In C language, how will you treat the constant 3.14 explicitly as a long double literal? Add the correct type suffix to the numeric constant so the compiler stores it as long double.

Difficulty: Easy

Correct Answer: use 3.14L

Explanation:


Introduction:
In C programming, floating constants can be forced to a particular floating type by adding a suffix. This question checks whether you know the correct suffix to create a long double literal from a decimal number like 3.14.


Given Data / Assumptions:

  • Literal: 3.14
  • Goal: make it a long double
  • Environment: standard C syntax for literal suffixes


Concept / Approach:
By default, an unsuffixed floating constant such as 3.14 is of type double. C allows suffixes to change the type: 'f' or 'F' yields float, and 'l' or 'L' yields long double.

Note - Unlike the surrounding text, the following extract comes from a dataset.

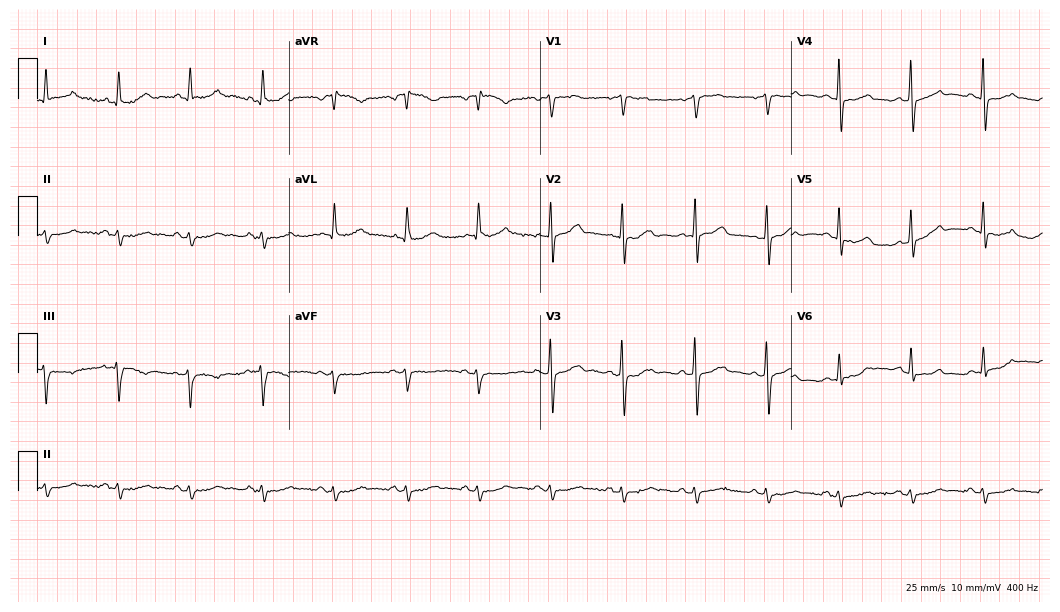
Electrocardiogram (10.2-second recording at 400 Hz), an 80-year-old female patient. Of the six screened findings (first-degree AV block, right bundle branch block, left bundle branch block, sinus bradycardia, atrial fibrillation, sinus tachycardia), none is recorded.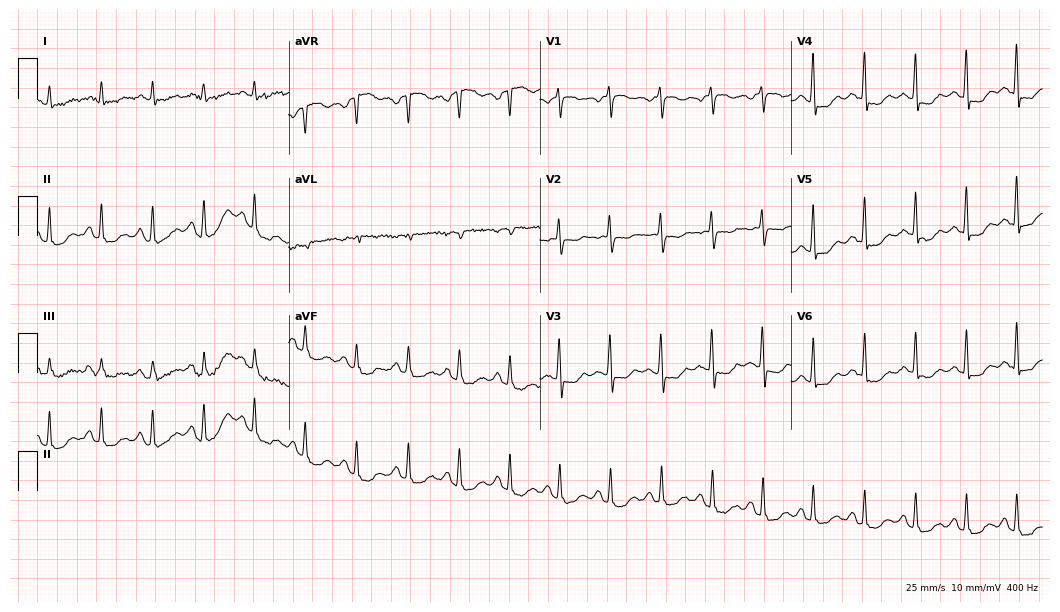
Electrocardiogram (10.2-second recording at 400 Hz), a 66-year-old woman. Interpretation includes sinus tachycardia (a sinus rate of 100 beats per minute or more).

No other multi-letter combinations apply to decimal floating constants.


Step-by-Step Solution:
1) Start with the constant 3.14 (type: double by default).2) To request long double, append the uppercase L suffix.3) The resulting token 3.14L is parsed as type long double by the compiler.4) No additional casts are required when the literal itself has the desired type.


Verification / Alternative check:
You can confirm by using sizeof with the literal in an expression context or by assigning it to a long double variable and observing that no narrowing conversion occurs.


Why Other Options Are Wrong:
3.14LD: 'LD' is not a valid suffix; only 'L' is defined for long double.3.14DL: 'DL' is not a recognized suffix pattern.3.14LF: Combining 'L' and 'F' is invalid for decimal floating constants.


Common Pitfalls:
Using lowercase 'l' can be confused with '1' in some fonts; prefer uppercase 'L' for clarity. Do not add two-letter combinations such as 'LD' expecting them to work; the standard specifies single-letter suffixes.